昨日の特別委員会の審議を見ていて、なんともやりきれない思いがしました。
大野議員のPKO法改正案に対する質疑については、防衛大臣も外務大臣もまともに正面から受け止めた答弁をすることはありませんでした。「何のために法律改訂が必要なのか」それすらまともに説明できない法案を、なぜ提案するのでしょう。
それにもまして驚いたのは、「米軍等の武器等の防護」についての運用については、法律が成立した後に決めるという答弁が飛び出したこと。法律さえ通してくれれば、あとはこちらが総合的な判断で運用するからね、とうのでは、なんのための国会審議なのでしょう。
与党の国会議員の皆さんも、立法の府である国会の議員という自らの存在意義がこれほど軽んじられいることを、しっかり受け止めてほしいものです。
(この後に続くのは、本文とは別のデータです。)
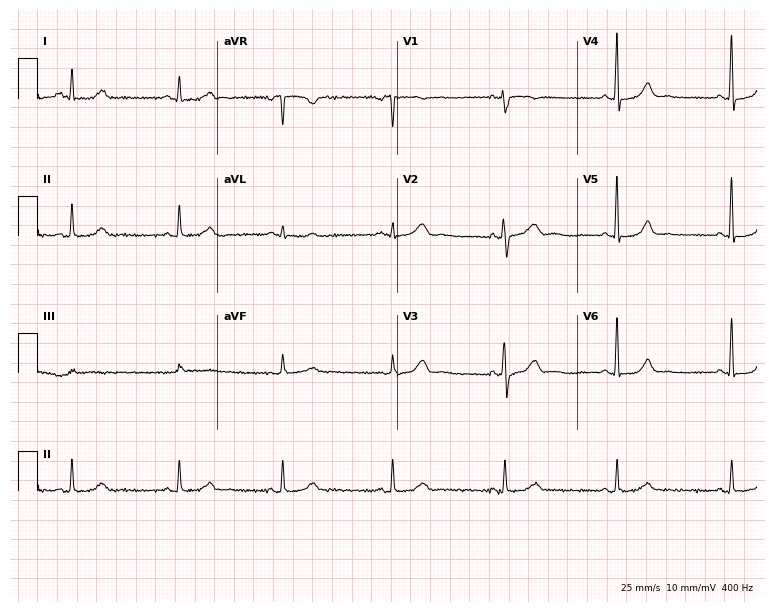
Standard 12-lead ECG recorded from a woman, 49 years old (7.3-second recording at 400 Hz). None of these six findings is recorded: first-degree AV block, right bundle branch block (RBBB), left bundle branch block (LBBB), sinus bradycardia, atrial fibrillation (AF), sinus tachycardia.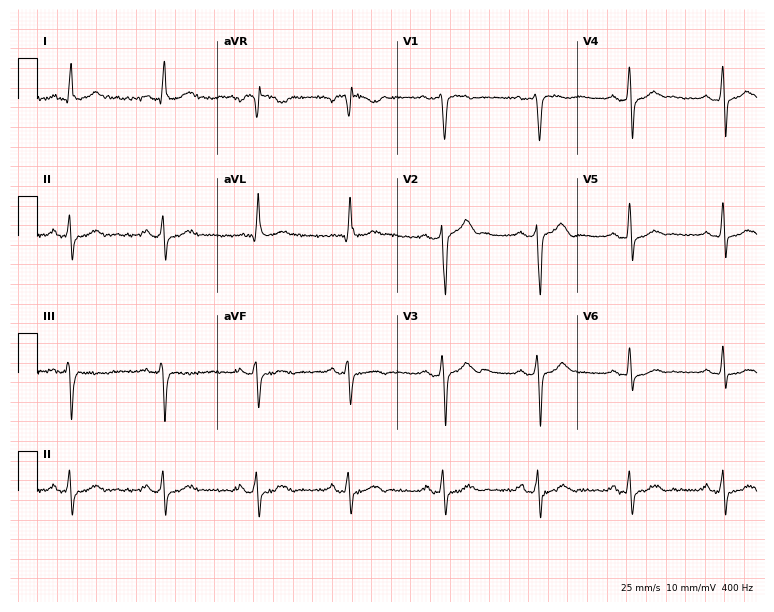
Standard 12-lead ECG recorded from a male patient, 52 years old. None of these six findings is recorded: first-degree AV block, right bundle branch block (RBBB), left bundle branch block (LBBB), sinus bradycardia, atrial fibrillation (AF), sinus tachycardia. Findings outside these six are not listed.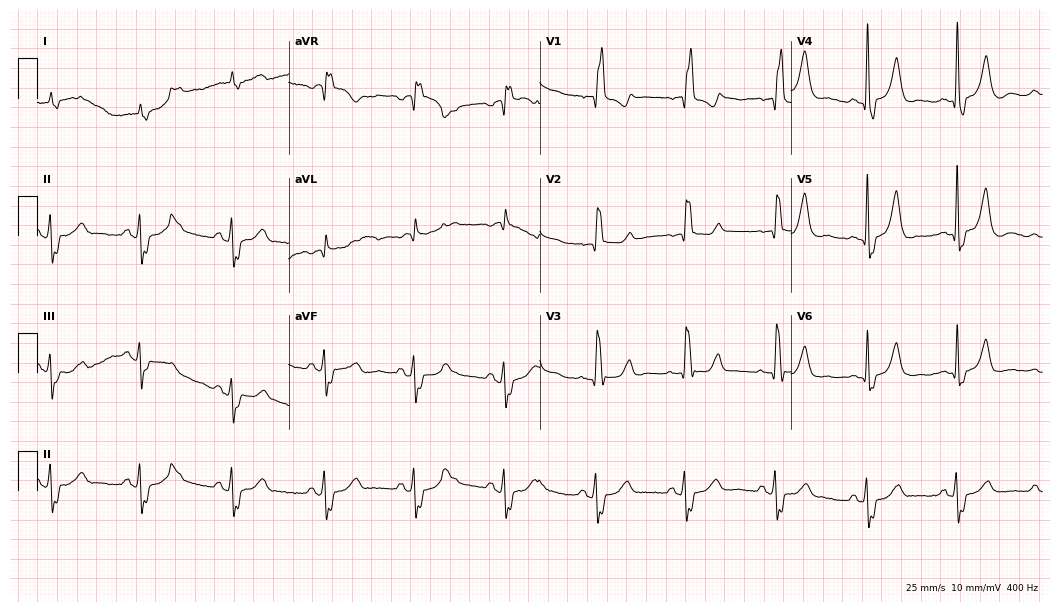
ECG — a male patient, 75 years old. Findings include right bundle branch block (RBBB).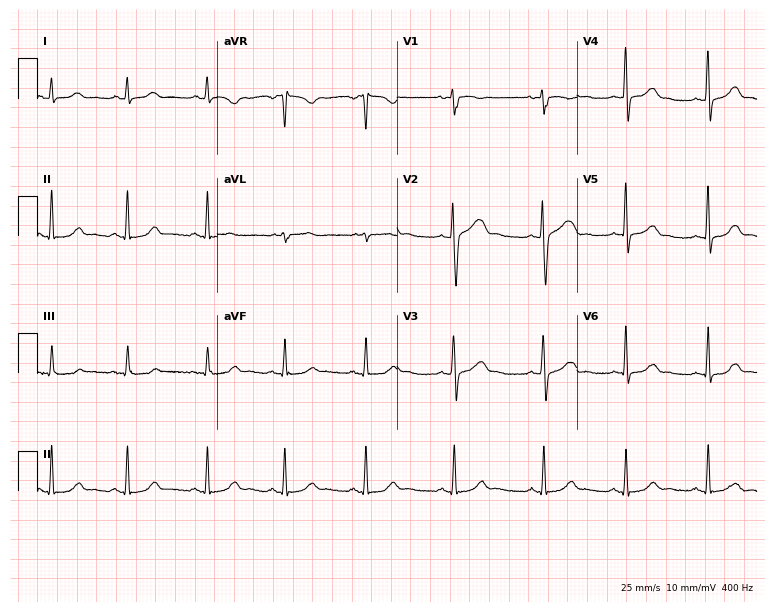
Electrocardiogram (7.3-second recording at 400 Hz), a female patient, 32 years old. Overall reading on record: normal ECG.

「誰が議員になっても同じ」という有権者の気持ちには根強いものがあります。本来であれば立法府が法律をつくり、行政はそれを忠実に執行する立場であるはずなのに、いつまでも政府・内閣が物事を決めるために議会はそれを追認する存在に成り下がっている、これは地方議会に身をおいた者として、信じられない現実であり、突き崩せない壁でもありました。
だからこそ、この法案の行方の先に、私たちは本来の「主権在民」という民主主義の基本を実現していくための戦いの必要性をみつめて行動しつづけなければならない、切実に感じた夜でした。